[Data excerpts]
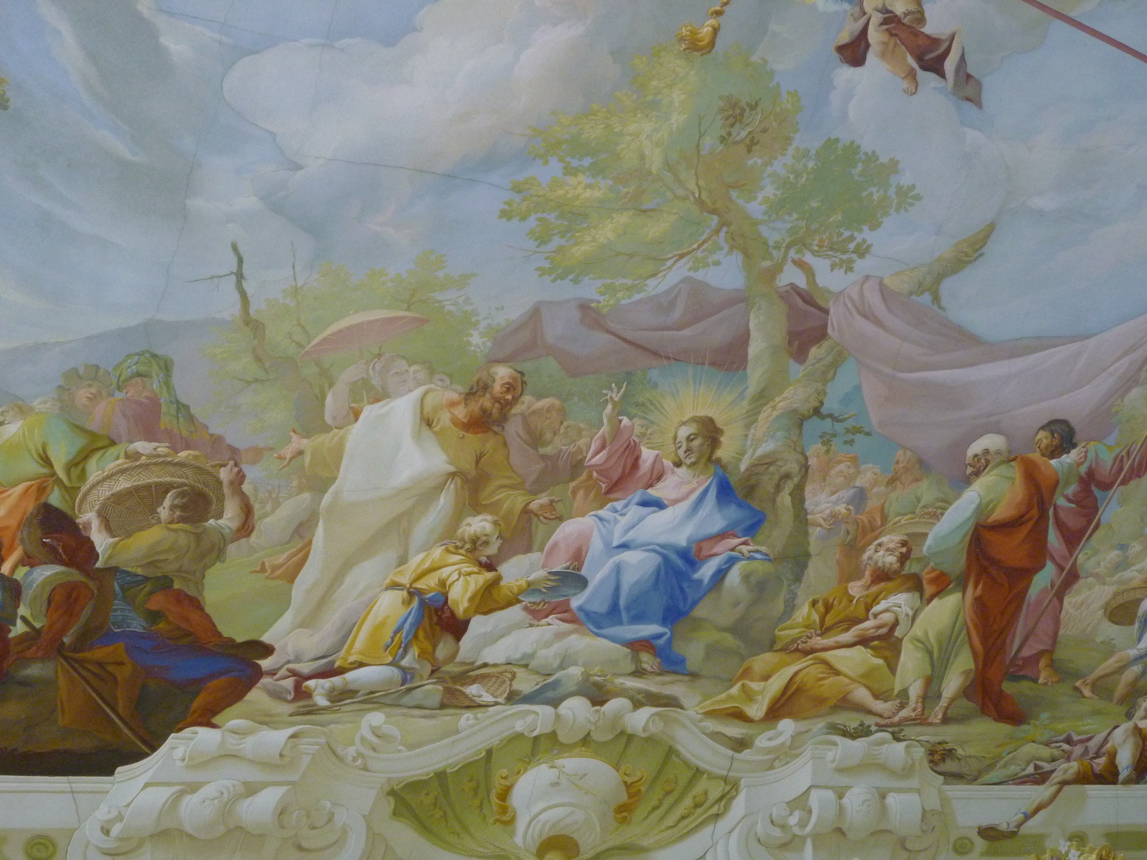 Deckenfresko im Marmorsaal des Stiftes Geras von Paul Troger (1738): die wunderbare Brotvermehrung
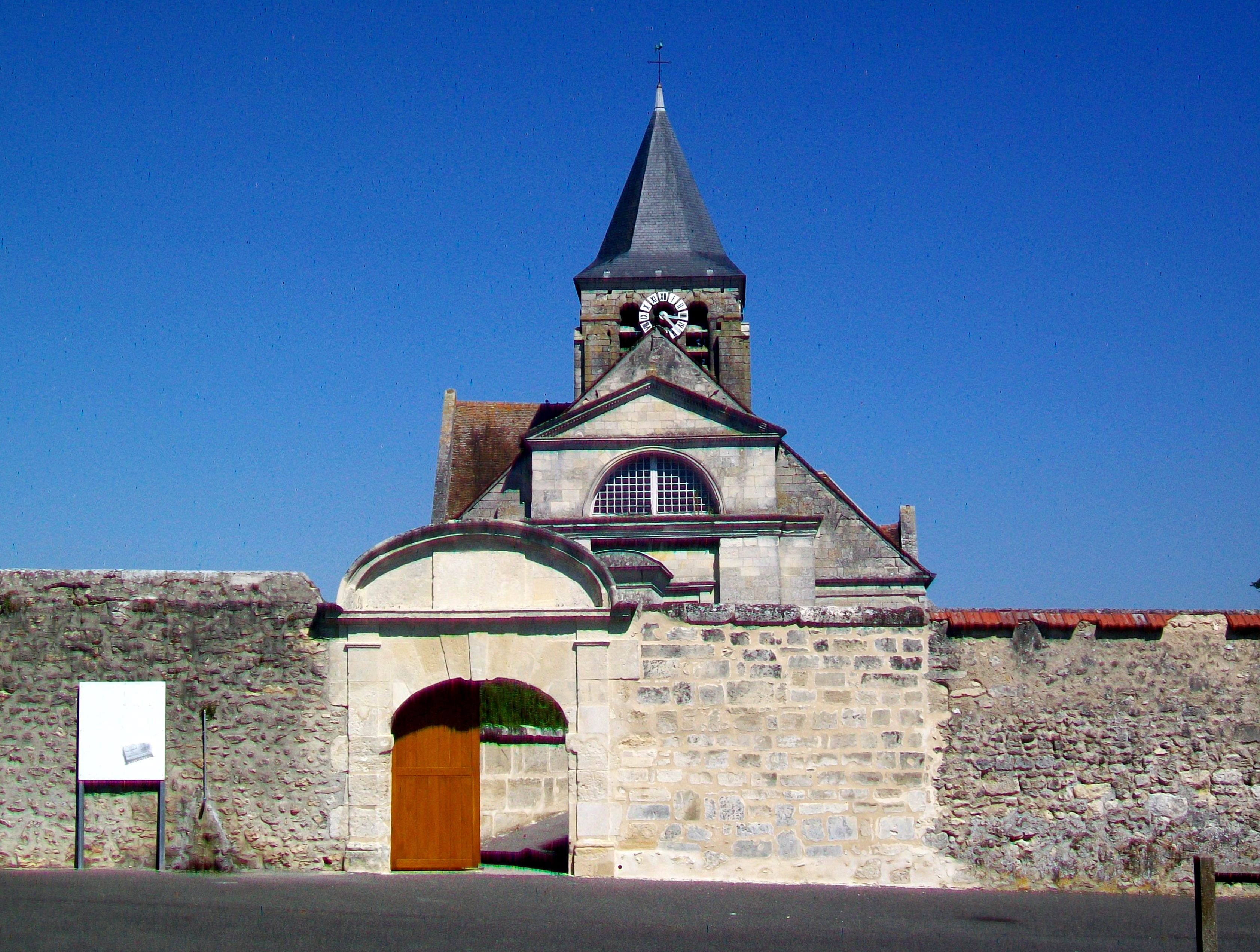 Le mur de cimetière ; en arrière-plan, l'église.
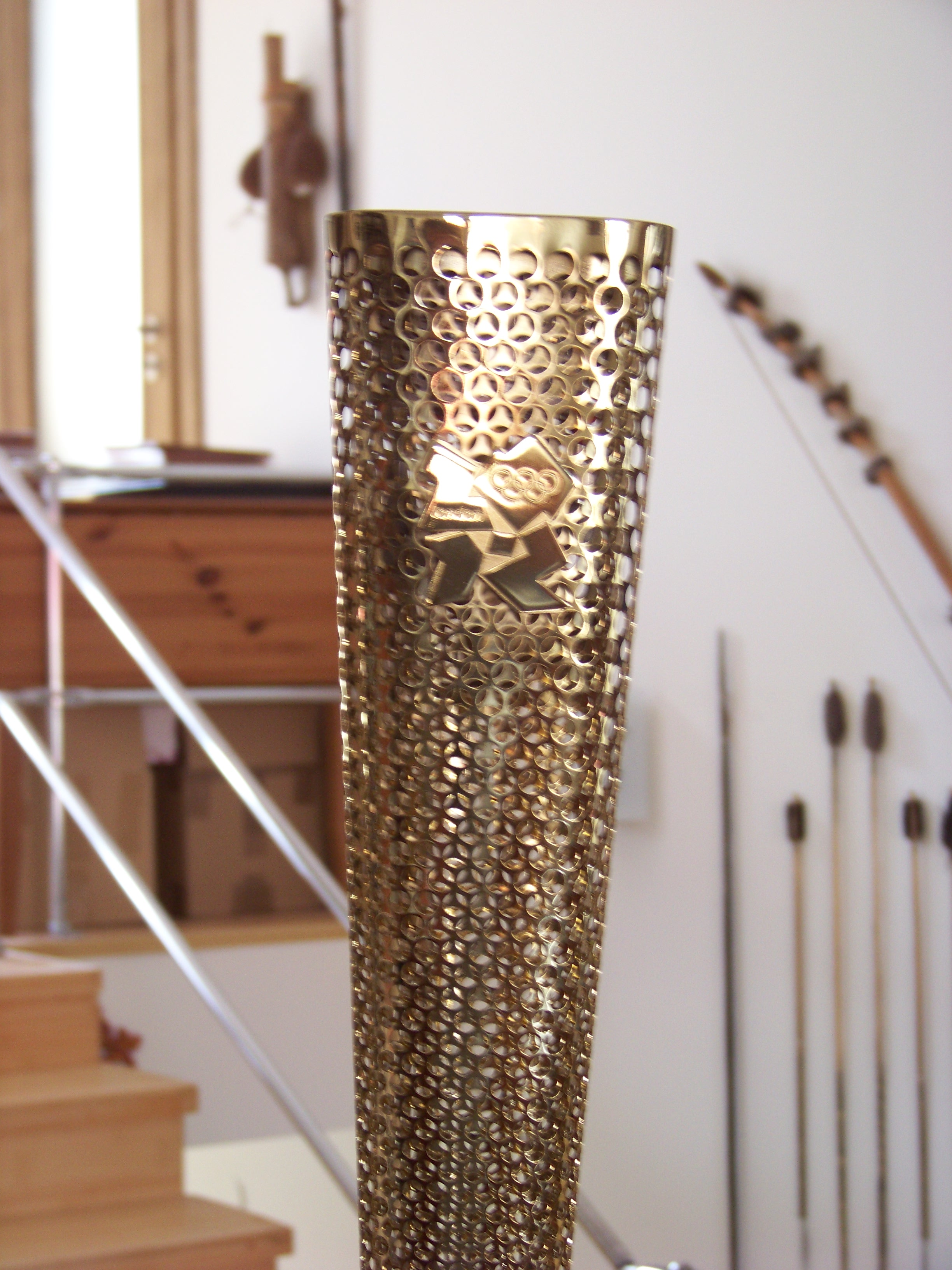 Pochodnia Olimpijska Letnich Igrzysk Olimpijskich Londyn 2012
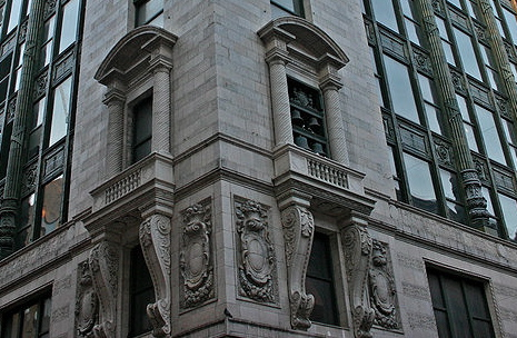 Filene's carillon
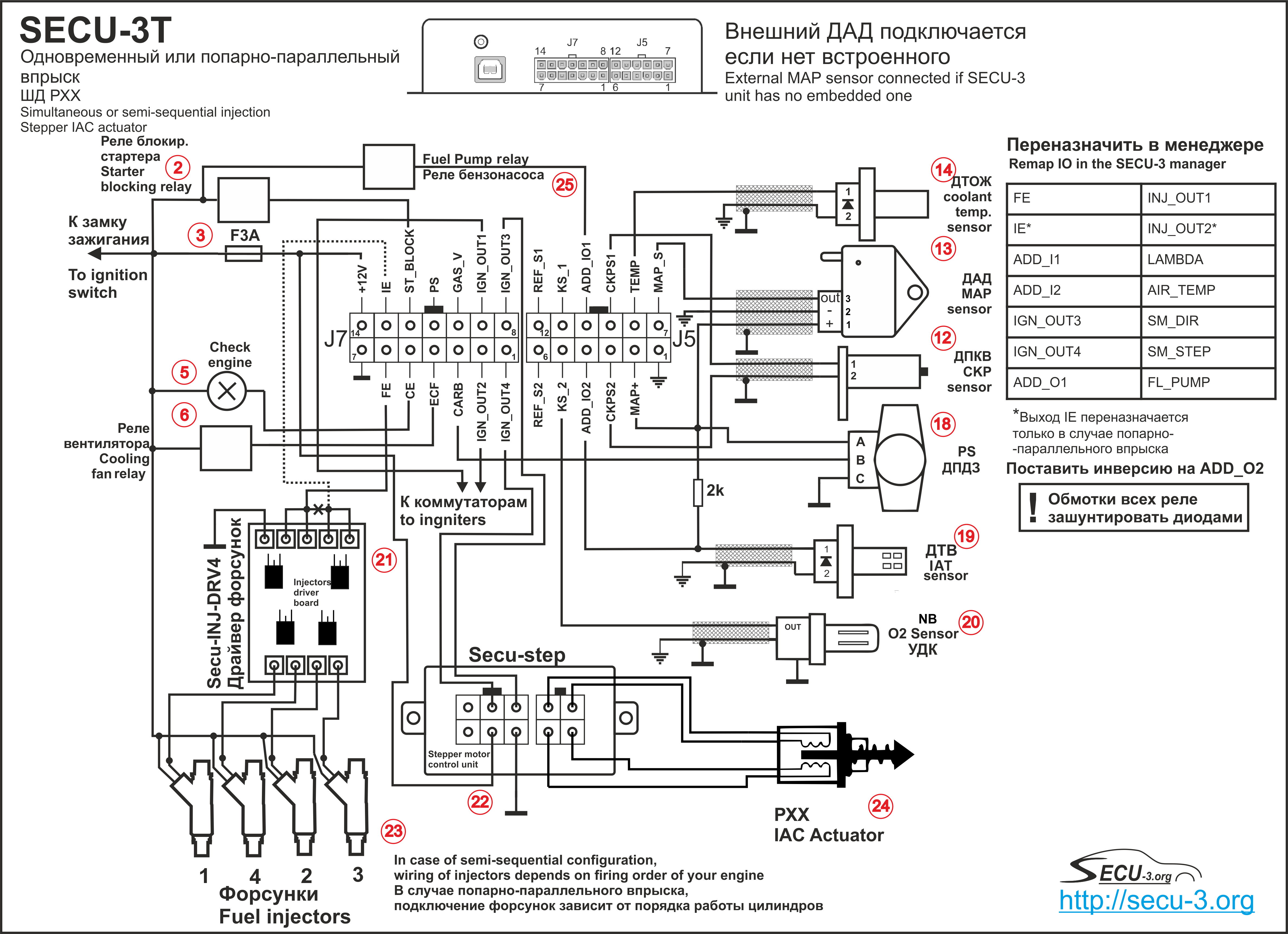 Пример подключения блока SECU-3T для управления одновременным или попарно-параллельным впрыском на 4-х цилиндровом двигателе. Используются высокоомные форсунки и РХХ шагового типа.
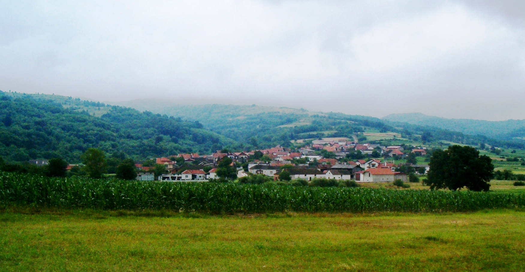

**WHAT IS BEING ASKED**
Output each entry shown above exactly as it stands, with all pictures removed.

**TASK OUTPUT**
 Deckenfresko im Marmorsaal des Stiftes Geras von Paul Troger (1738): die wunderbare Brotvermehrung
 Le mur de cimetière ; en arrière-plan, l'église.
 Pochodnia Olimpijska Letnich Igrzysk Olimpijskich Londyn 2012
 Filene's carillon
 Пример подключения блока SECU-3T для управления одновременным или попарно-параллельным впрыском на 4-х цилиндровом двигателе. Используются высокоомные форсунки и РХХ шагового типа.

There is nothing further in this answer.